# Any troubles with 2018 Turbo Levos?



## AgentPhatrick (Oct 7, 2012)

Ive heard,read and experienced the motor troubles with 2019/2020 Levos. I own a 2018 carbon expert and love the bike. I feel terrible for my buddy who went through two 2020's before giving up. Iknow that the 2018 motors are different, so are the 2018 motors more dependable, or do they seem to hold up better?

I really don't want to sell this bike as it rides great in the many conditions I've been out in. Was thinking of buying a second battery and maybe a back up motor if they are still available? 

Any feedback is appreciated. Love the ebike thing like fat kid loves chocolate (no offense meant to fat kids)


----------



## mtbbiker (Apr 8, 2004)

This is my opinion. 2018 motors and older don’t put out as much torque. That’s probably why they are more reliable than the 2019 and newer motors. 

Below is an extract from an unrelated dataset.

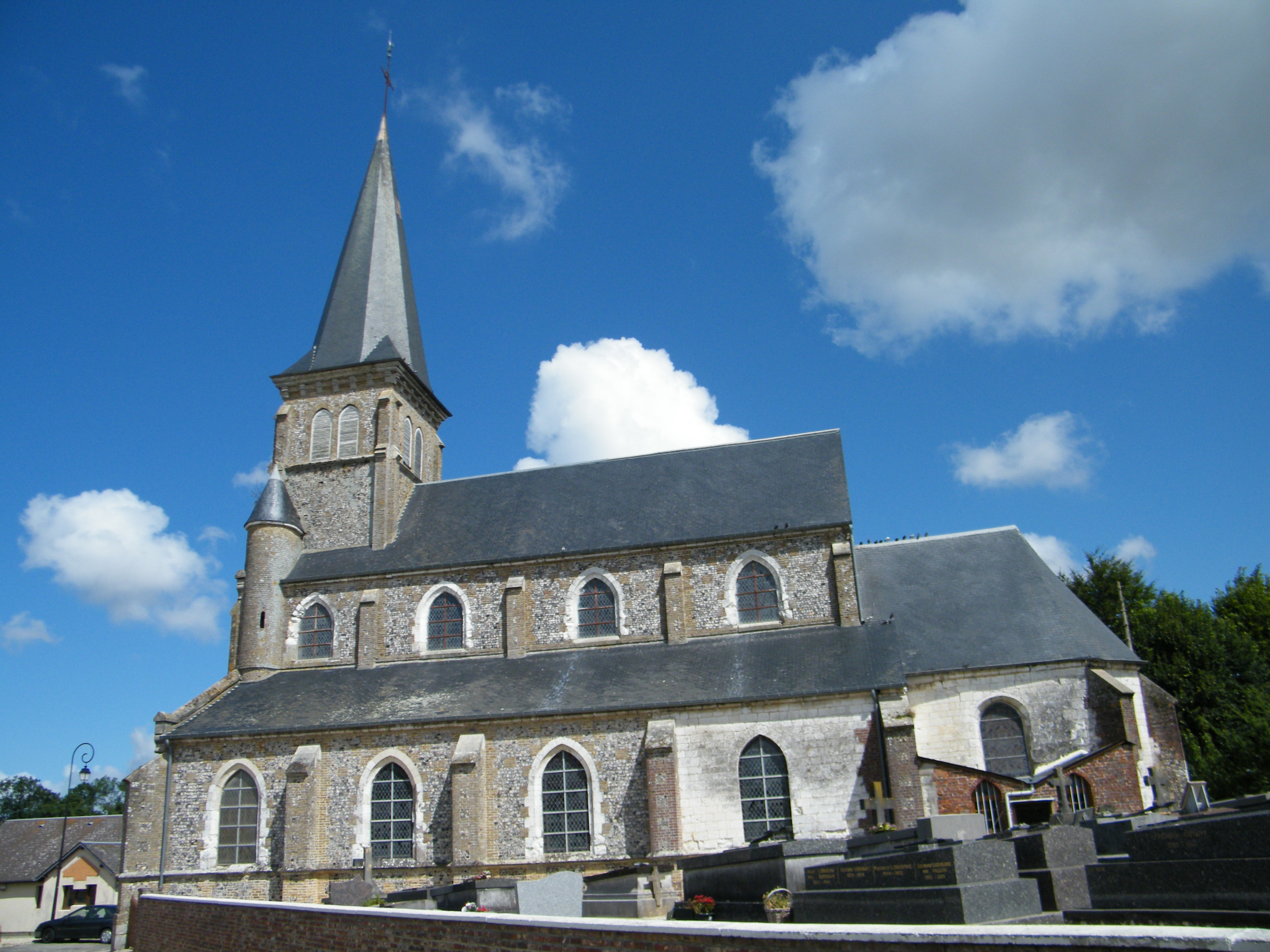 Auquemesnil, Seine-Maritime, France, église (2)

I bought a 2021 Levo and was updated to the latest software before I got it. Unfortunately for me a newer software to address the motor reliability was released 2 weeks after I purchased my bike. After about a month of riding, the motor was making a terrible noise and was replaced. The new motor and software has been so far so good, fingers crossed. I believe for the most part Specialized has resolved most of the reliability concerns, again fingers crossed! 


Sent from my iPhone using Tapatalk


----------



## dustyman (Feb 13, 2007)

I have a 2018 Levo. No issues with the motor so far and its super quiet. That's what sold me on the Levo. I really like the newer light weight e-bikes coming out like the Levo SL but it was much louder than the regular Levo. The e-bikes I tested with Shimano motors were terrible. I might as well be riding my motorcycle. I don't think you need to buy a second motor.


----------